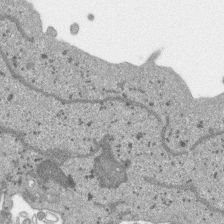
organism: Human
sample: Lung epithelial cells infected with SARS-CoV-2
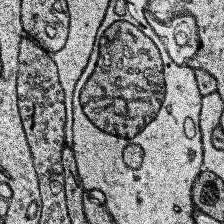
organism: Human
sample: Temporal Lobe
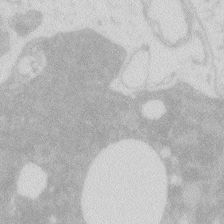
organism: Zebrafish
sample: Macrophage
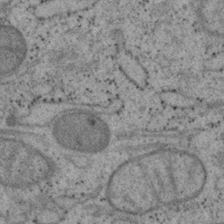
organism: Human
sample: HeLa cells
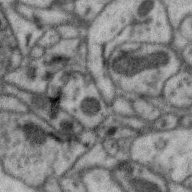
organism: Zebra finch
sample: Brain
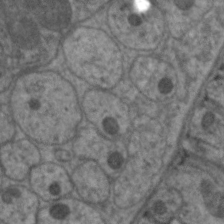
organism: C. elegans
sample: Pharynx
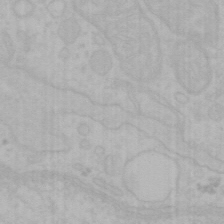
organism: Mouse
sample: Choroid plexus
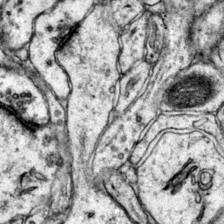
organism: Mouse
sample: Primary visual cortex
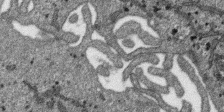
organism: Human
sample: Lung epithelial cells infected with SARS-CoV-2
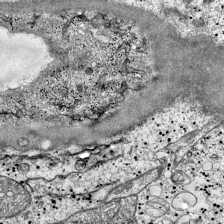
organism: Mouse
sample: Visual Cortex
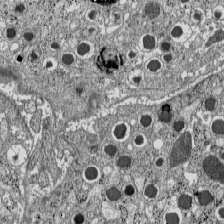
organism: C57BL Mouse
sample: Pancreatic islet
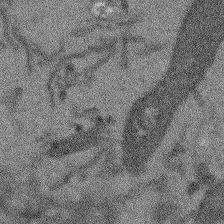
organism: Arabidopsis thaliana
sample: Root tip
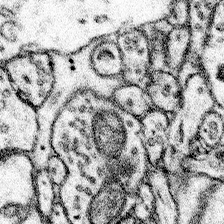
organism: Mouse
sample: Somatosensory cortex neuropil
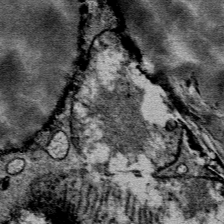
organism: Mouse
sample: Mouse Salivary gland
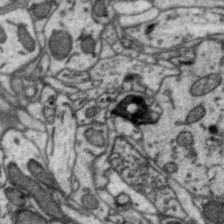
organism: Zebra finch
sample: Brain
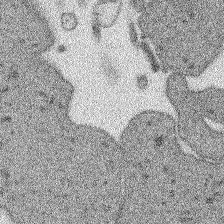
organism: Human
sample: HeLa cells
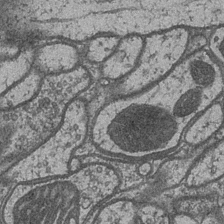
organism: Drosophila
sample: Optic medulla
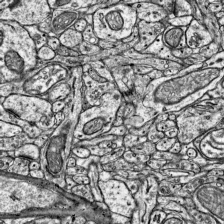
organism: Mouse
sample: Visual Cortex
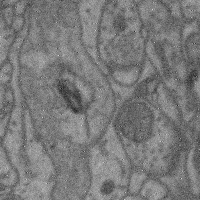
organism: Mouse
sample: Cerebral cortex
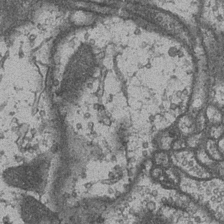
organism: Drosophila
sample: Optic medulla
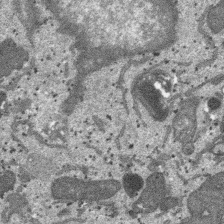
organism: Human
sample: Lung epithelial cells infected with SARS-CoV-2
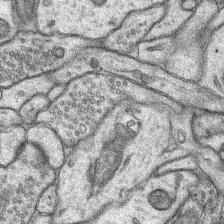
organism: Rat
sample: Hippocampus
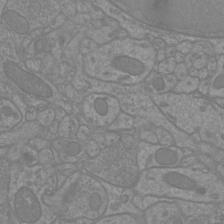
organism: Mouse
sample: Cortical neurons
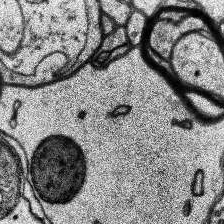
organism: Human
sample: Temporal Lobe
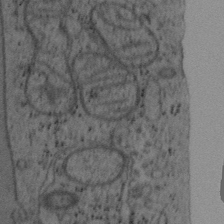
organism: Human
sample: HeLa cells
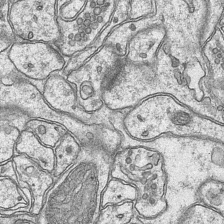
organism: Mouse
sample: CA1 Hippocampus
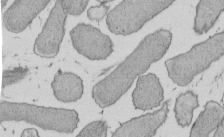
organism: E. coli
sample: Bacterial nucleoid
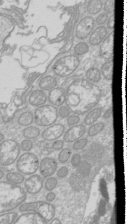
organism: Drosophila
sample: Cell division; meiosis; drosophila spermatocytes
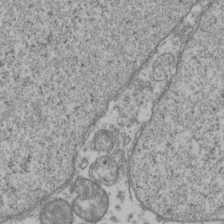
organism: Human
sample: Activated Jurkat CD4+ T cells
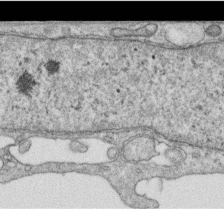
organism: Human
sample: Centriole in RPE cells
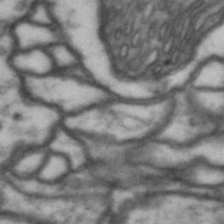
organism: Drosophila
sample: Brain
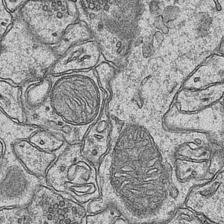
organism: Mouse
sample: CA1 Hippocampus
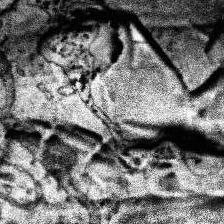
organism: Human
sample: Temporal Lobe
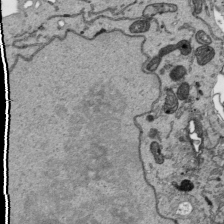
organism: Human
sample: Mitochondria in HCT116 cells
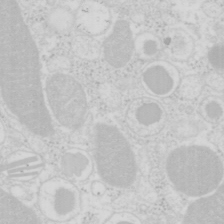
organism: Mouse
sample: Pancreas
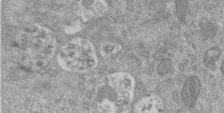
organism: Mouse
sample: ED-1 cell nuclei; centrioles
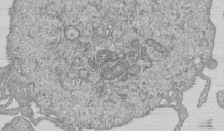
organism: Human
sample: MDA-MB-231 cells
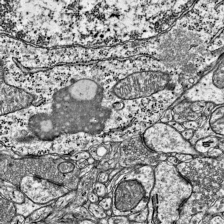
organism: Mouse
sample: Visual Cortex
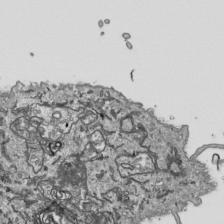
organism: Human
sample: Mitochondria in HCT116 cells
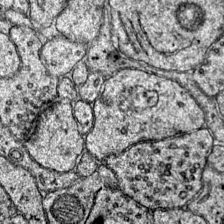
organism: Mouse
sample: Primary visual cortex
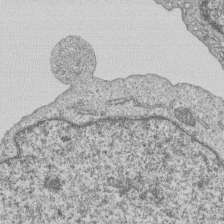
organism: Human
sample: MDA-MB-231 cells
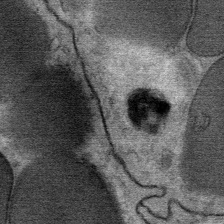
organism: Mouse
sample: Mouse Salivary gland
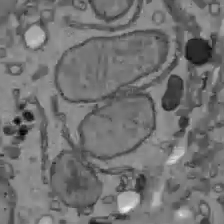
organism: C57BL Mouse
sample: Liver
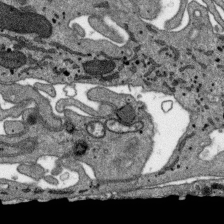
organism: Human
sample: Lung epithelial cells, uninfected (mock) control
________________
Return the material above exactly; the images stay out.

organism: Human
sample: Lung epithelial cells infected with SARS-CoV-2
organism: Human
sample: Temporal Lobe
organism: Zebrafish
sample: Macrophage
organism: Human
sample: HeLa cells
organism: Zebra finch
sample: Brain
organism: C. elegans
sample: Pharynx
organism: Mouse
sample: Choroid plexus
organism: Mouse
sample: Primary visual cortex
organism: Human
sample: Lung epithelial cells infected with SARS-CoV-2
organism: Mouse
sample: Visual Cortex
organism: C57BL Mouse
sample: Pancreatic islet
organism: Arabidopsis thaliana
sample: Root tip
organism: Mouse
sample: Somatosensory cortex neuropil
organism: Mouse
sample: Mouse Salivary gland
organism: Zebra finch
sample: Brain
organism: Human
sample: HeLa cells
organism: Drosophila
sample: Optic medulla
organism: Mouse
sample: Visual Cortex
organism: Mouse
sample: Cerebral cortex
organism: Drosophila
sample: Optic medulla
organism: Human
sample: Lung epithelial cells infected with SARS-CoV-2
organism: Rat
sample: Hippocampus
organism: Mouse
sample: Cortical neurons
organism: Human
sample: Temporal Lobe
organism: Human
sample: HeLa cells
organism: Mouse
sample: CA1 Hippocampus
organism: E. coli
sample: Bacterial nucleoid
organism: Drosophila
sample: Cell division; meiosis; drosophila spermatocytes
organism: Human
sample: Activated Jurkat CD4+ T cells
organism: Human
sample: Centriole in RPE cells
organism: Drosophila
sample: Brain
organism: Mouse
sample: CA1 Hippocampus
organism: Human
sample: Temporal Lobe
organism: Human
sample: Mitochondria in HCT116 cells
organism: Mouse
sample: Pancreas
organism: Mouse
sample: ED-1 cell nuclei; centrioles
organism: Human
sample: MDA-MB-231 cells
organism: Mouse
sample: Visual Cortex
organism: Human
sample: Mitochondria in HCT116 cells
organism: Mouse
sample: Primary visual cortex
organism: Human
sample: MDA-MB-231 cells
organism: Mouse
sample: Mouse Salivary gland
organism: C57BL Mouse
sample: Liver
organism: Human
sample: Lung epithelial cells, uninfected (mock) control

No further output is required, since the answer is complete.